È a colpi di cemento che va avanti la ricostruzione dei territori demoliti dal terremoto del 2016, sull’Appennino tra le Marche, il Lazio, l’Umbria e l’Abruzzo. La nuova vittima si trova a 1.600 metri di altitudine, ad Accumoli, in provincia di Rieti: i pantani, con i loro laghetti glaciali e i cavalli e i tori che vivono allo stato brado.

È qui che, in base a un accordo stipulato dalla Regione Lazio e dal Comune di Accumoli, sorgerà un albergo. Per l’esattezza nel progetto arrivato al consiglio comunale del paesino laziale ad aprile si parla di «rifugio montano», ma la realtà è ben diversa. Si tratta, infatti, di una costruzione di tre piani da 180 metri quadri ciascuno, con un totale di diciotto stanze, cinque bagni, una sala da pranzo, uno spazio dedicato all’immancabile vendita dei prodotti tipici e, per salvare le apparenze, un locale privo di servizi che sulla piantina viene definito «rifugio». Una sorta di matrioska dal valore di 850mila euro, con il Comune di Accumoli che adesso si trova a dover risolvere anche qualche grattacapo urbanistico non da poco.

I pantani, infatti, oltre ad essere un Sic (Sito di importanza comunitaria) con relativi vincoli di carattere ambientale e paesaggistico, sono anche un’area agricola. Il municipio dovrà cambiare destinazione d’uso, trasformando il tutto in un zona di servizi pubblici, con esproprio di terreni da almeno venti proprietari diversi. Un’impresa non semplicissima, e infatti sono già tanti i cittadini che hanno deciso di procurarsi un avvocato per difendere le proprie terre: battaglie del genere possono durare potenzialmente anche decenni.

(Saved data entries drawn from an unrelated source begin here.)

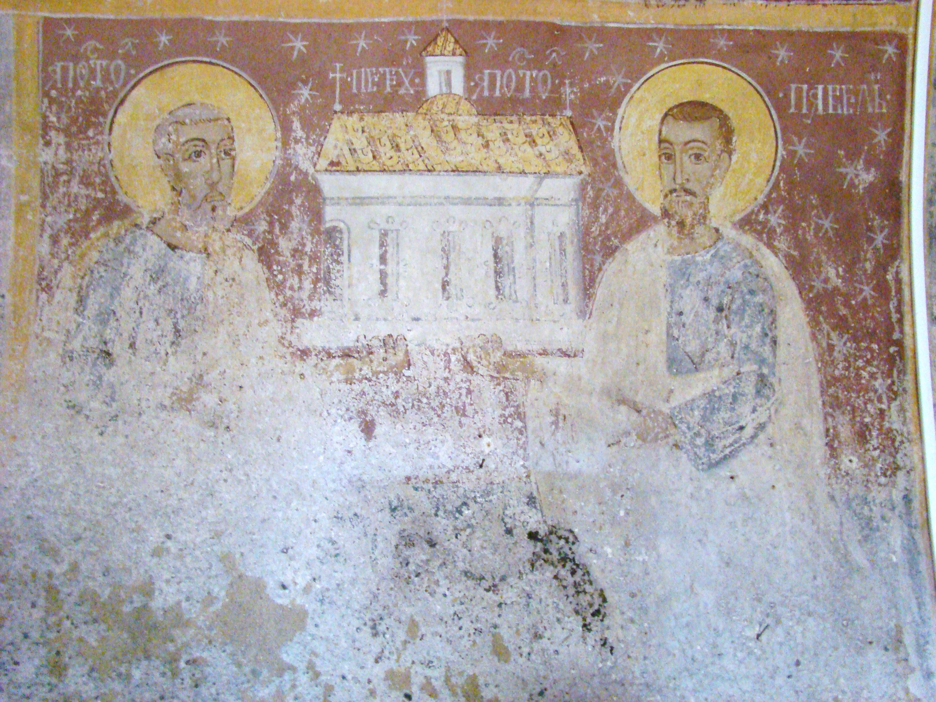 Biserica "Înălţarea Domnului" , sat NUCŞOARA; comuna SĂLAŞU DE SUS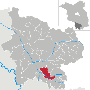 Elsterwerda in Brandenburg (Country) - District Elbe-Elster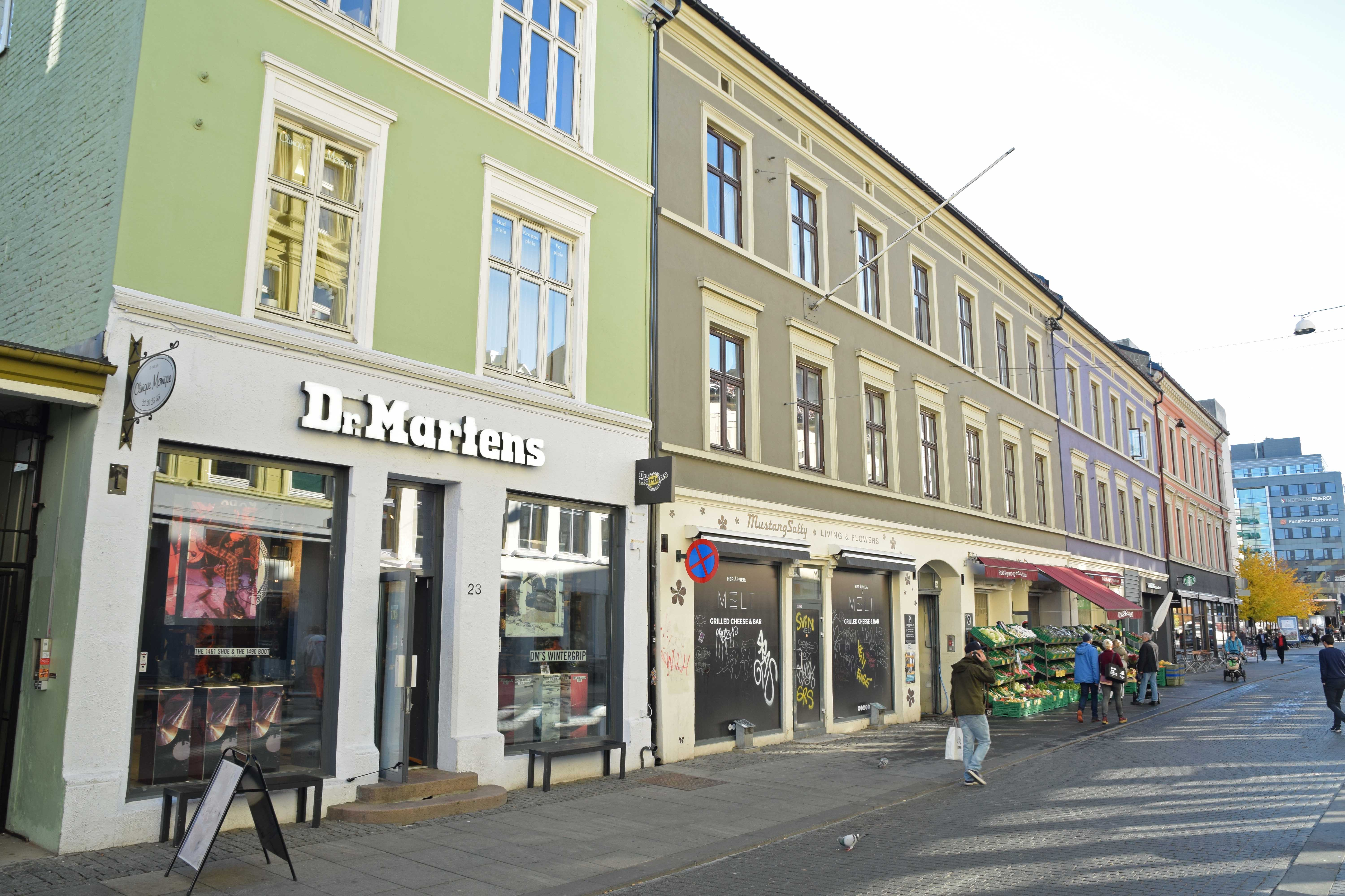 Murgårder i Torggata 23 nærmest til nr. 17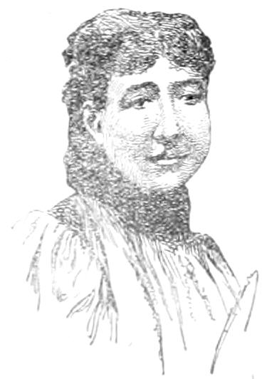 Arvede Barine, pseudonyme de Louise Cécile Bouffé.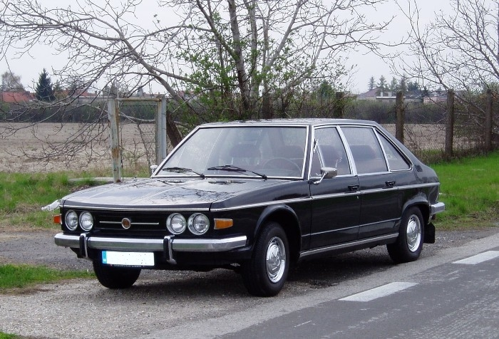 Tatra 613-2/I (1984), 165 HP, 190 km/h Photo: Ondrej Ertl (2006)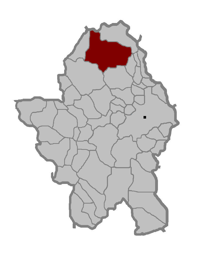 Насељено мјесто Поткозарје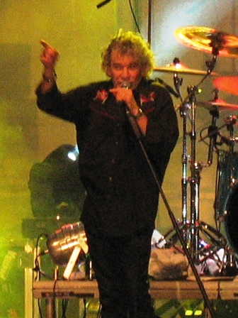 Dan McCafferty, Nazareth, Rzeszów 2009

Il percorso però ormai è tracciato, e non solo a livello burocratico. Quattrocento metri di asfalto sono già stati posati per creare una strada utile ad arrivare più agevolmente all’hotel: questa spianata ha di fatto cancellato un tratto del cosiddetto «sentiero Italia», tracciato piuttosto noto tra i camminatori e gli escursionisti dell’Appennino.

Sabato scorso, dietro a uno striscione con l’eloquente scritta «Giù le mani dai pantani», in centinaia hanno raggiunto i laghetti, là dove si vorrebbe costruire il maxi-rifugio.

Ad aderire alla manifestazione sono state decine di sigle: dal Club Alpino Italiano alla Legambiente, dal Wwf ai collettivi Terre in Moto e Caciara, fino alle Brigate di Soldiarietà Attiva e vari gruppi di appassionati di montagna.

«Tutti insieme stiamo procedendo per costruire un’opposizione legale più forte possibile – dicono dal collettivo Emidio di Treviri -, per utilizzare carte bollate e ricorsi contro l’ipotesi hotel. Allo stesso tempo in molti sono all’opera per disegnare una controproposta solida affinché quelle risorse pubbliche vengano spese a favore delle comunità accumolesi invece che per distruggere un patrimonio socio-ambientale».

Il rischio, oltretutto, è che il progetto si riveli un flop: sono diversi gli esempi di rifugi che giacciono inutilizzati da ben prima del sisma.

«Già esiste un rifugio, prossimo a Forca Canapine, ovvero a poco meno di un’ora di cammino dai pantani, ed è abbandonato – spiegano quelli del Cai –. Potrebbe essere rimesso in funzione senza necessità di costruirne un altro. Il fallimento della scelta di realizzare un rifugio avulso da qualsiasi contesto, come sarebbe quello dei pantani, è già stato sperimentato in passato dal Comune di Accumoli, che ne aveva costruito uno in località Poggio d’Api: mai utilizzato perché nessuno ha ritenuto economicamente praticabile la sua gestione».

Alla zona dei pantani si arriva per sentieri attraverso i boschi dal versante marchigiano e soltanto con il trattore da quello laziale. Sin qui, la gestione è stata portata avanti attraverso il diritto all’uso civico, ovvero una gestione collettiva dei beni da parte della comunità di Accumoli: si tratta, a conti fatti, di una delle ultime difese reali per i sistemi ecologici complessi.

Con la costruzione dell’albergo, tutto questo finirebbe nel nome del rilancio turistico delle zone terremotate. Un’idea che affascina ogni amministrazione ma che sin qui è sempre rimasta un’astrazione da comizio, mentre sono migliaia le persone che non rientrano a casa dalla notte del sisma, il 24 agosto del 2016. Quando la storia di chi vive sull’Appennino si è fermata e non è più ripartita.